Task objective -
Any pictures in the records below must be left out when you repeat the lines from the line containing "Cara nord del Castell de Pujols" through the line containing "Nordansicht der Mexikokirche, auch" exactly.

The data -
======

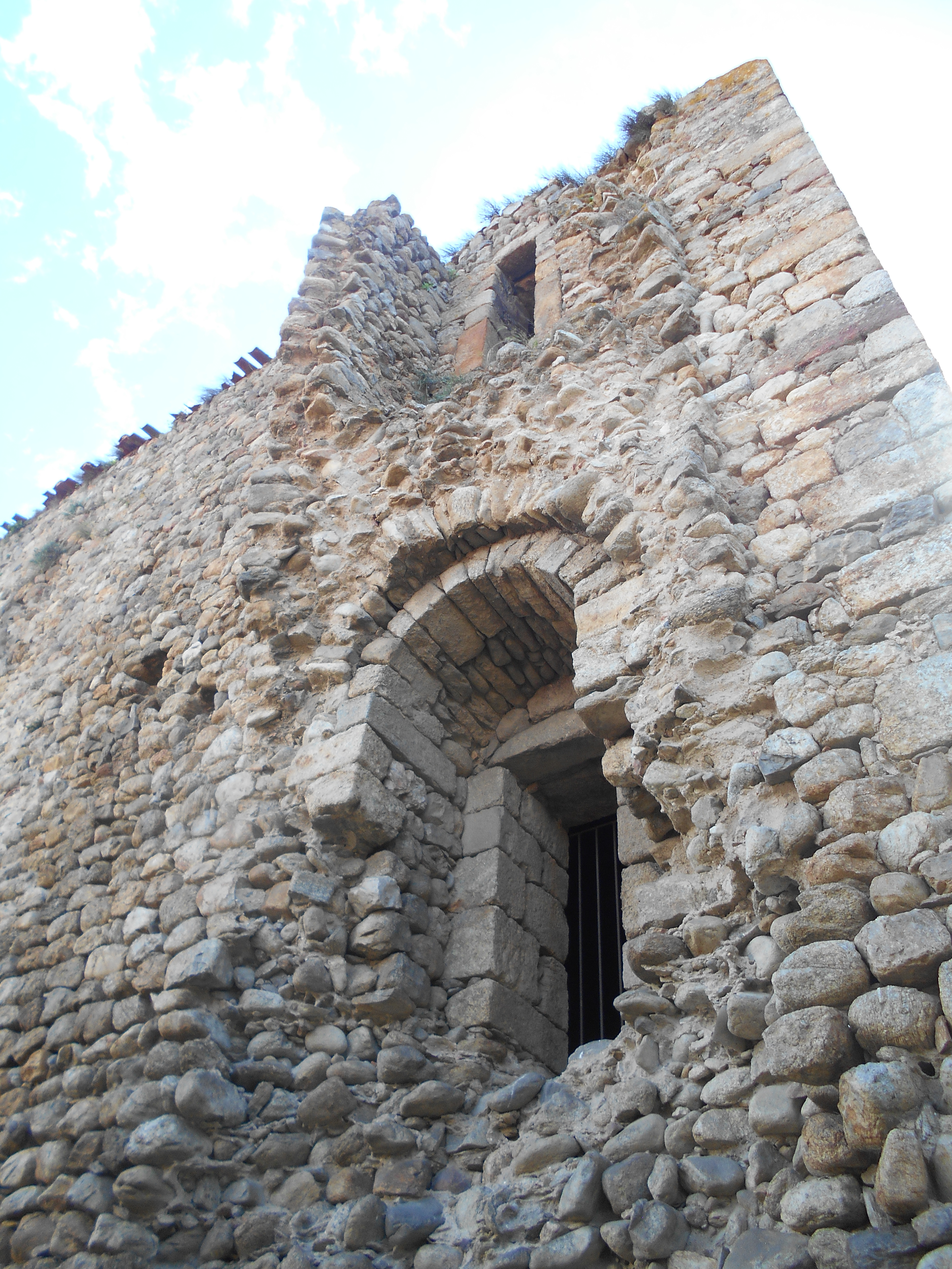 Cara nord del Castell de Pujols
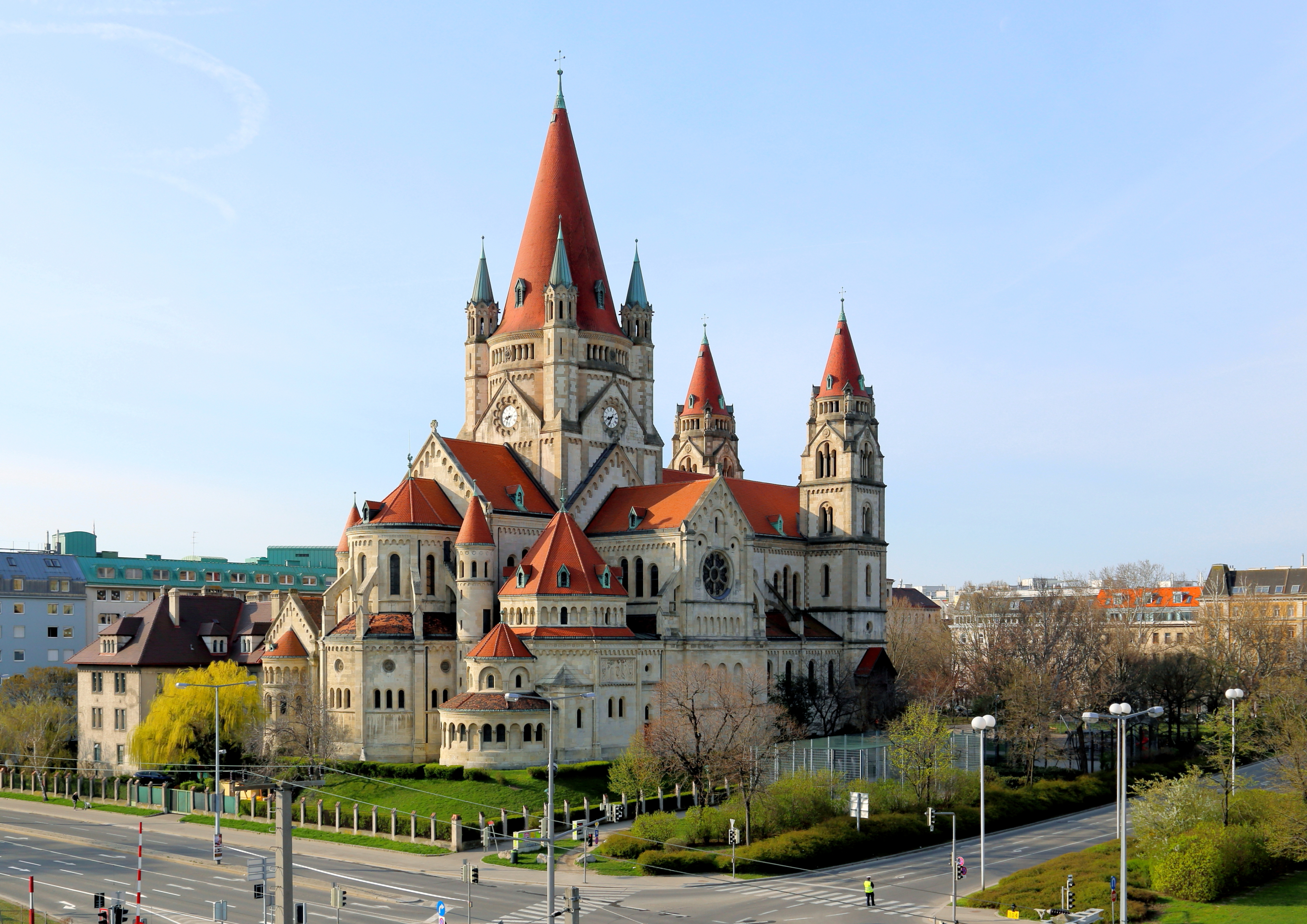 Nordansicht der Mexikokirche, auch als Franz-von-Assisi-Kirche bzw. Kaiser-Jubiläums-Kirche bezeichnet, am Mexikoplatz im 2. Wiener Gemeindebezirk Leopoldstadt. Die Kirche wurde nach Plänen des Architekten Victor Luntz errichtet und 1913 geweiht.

======

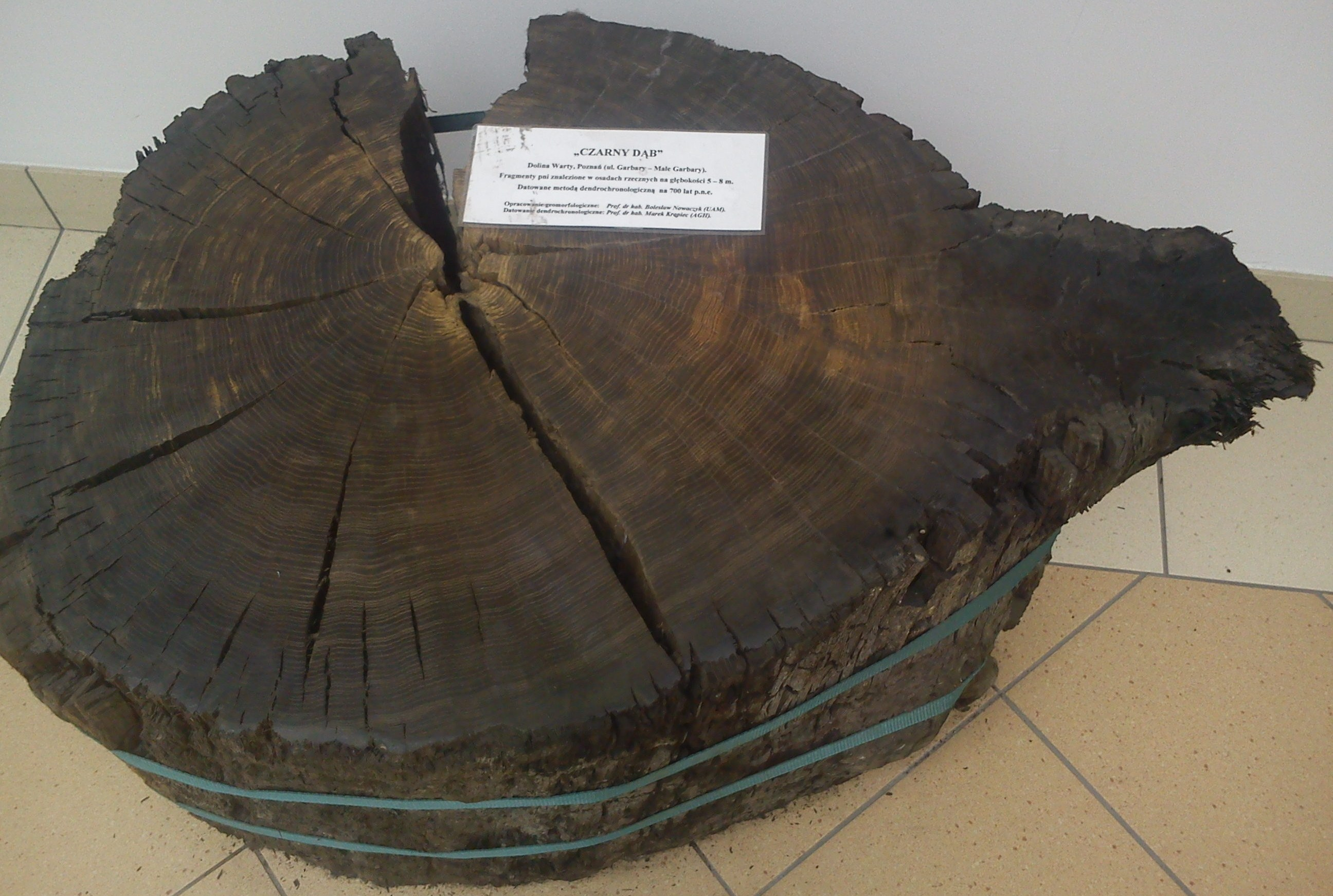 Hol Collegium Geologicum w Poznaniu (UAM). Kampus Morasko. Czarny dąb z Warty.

======

Reply to the exercise -
 Cara nord del Castell de Pujols
 Nordansicht der Mexikokirche, auch als Franz-von-Assisi-Kirche bzw. Kaiser-Jubiläums-Kirche bezeichnet, am Mexikoplatz im 2. Wiener Gemeindebezirk Leopoldstadt. Die Kirche wurde nach Plänen des Architekten Victor Luntz errichtet und 1913 geweiht.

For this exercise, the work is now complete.